Booth Id:
BI014
Category:
Chemistry
Year:
2014
Finalist Names:
Shulami, Noa
Abstract:
Purpose of the Experiment: Plant biomass is a renewable energy source, which can be converted into biofuels for transportation. Biofuels are more environmentally friendly than conventional fossil oil since they have lower CO2 emissions. However, the main challenge in converting biomass to biofuels is to develop an efficient degradation process of plant cell polysaccharides to monosaccharides that can be fermented to ethanol (biofuel) by microorganisms. In nature, microorganisms degrade the plant cell polysaccharides by using specific enzymes - Glycoside Hydrolases (GH). Identification of new and uncharacterized GH’s is a key step toward an efficient and economical degradation of biomass to fermentable sugars.
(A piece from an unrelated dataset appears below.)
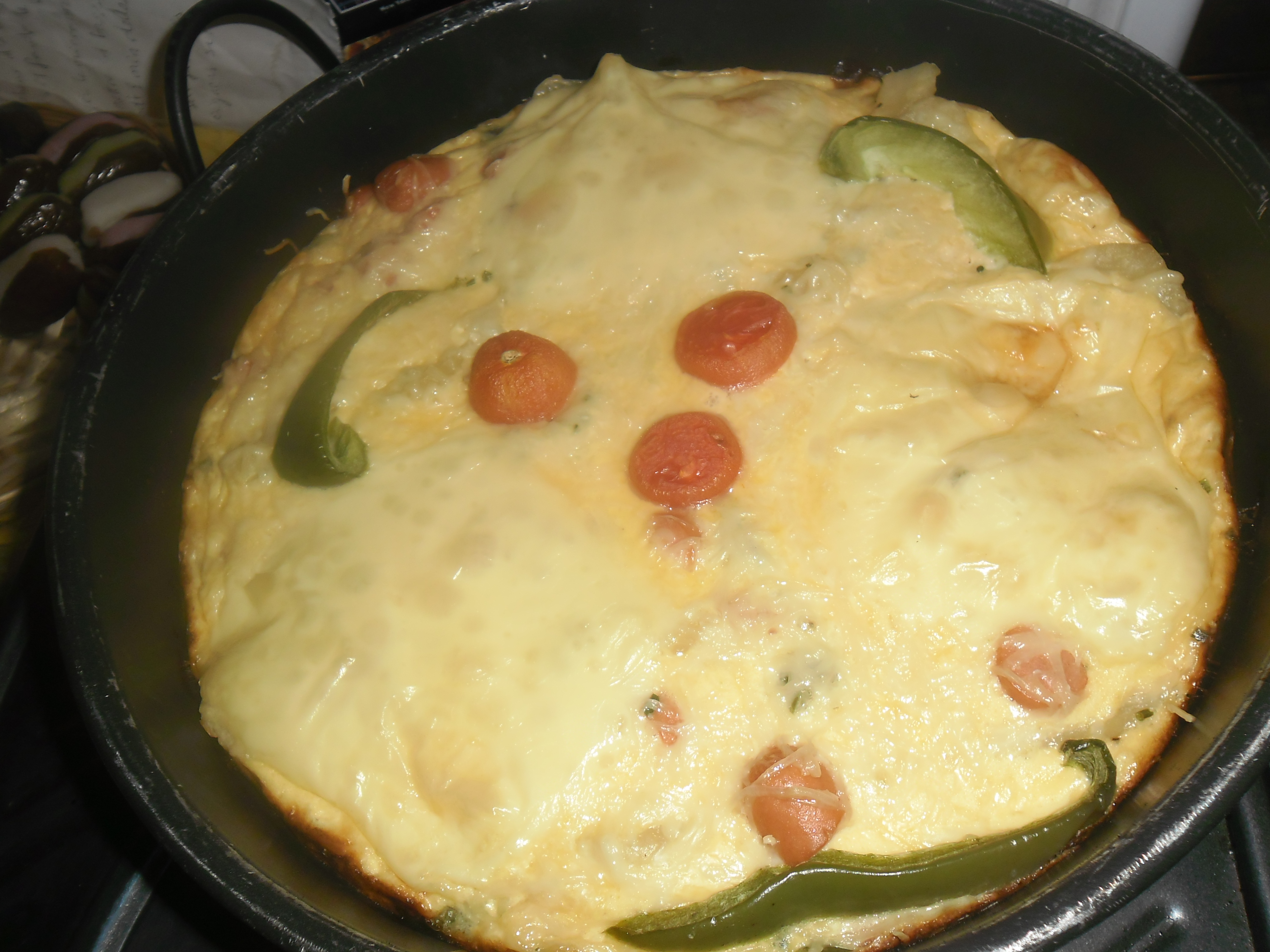 Quiche sans pâte aux restes

Procedures Used: An uncharacterized gene, araN, from a thermophilic bacterium Geobacillus stearothermophilus was over expressed in Escherichia coli BL21(DE3) and the protein was purified in a two-step process: heat treatment and nickel affinity chromatography. The purity of the protein was inspected using SDS-PAGE. Purified Enzyme activity was tested on different synthetic substrates, p-nitrophenyl-glycosides.
Results: Following the purification process the enzyme was above 90% pure and activity screening revealed that the enzyme specifically cleaved pNP--L-arabinofuranoside. The activity was metal-dependent, indicating a unique catalytic mechanism for glycoside hydrolases. The purified enzyme was suitable for crystallization and currently the crystal structure is being solved.
Conclusions: The characterized enzyme was found to hydrolyze -L bond between arabinofuranose units, thereby it can be used to liberate arabinose sugars from the plant cell polysaccharides and participate in transforming biomass to fermentable sugars.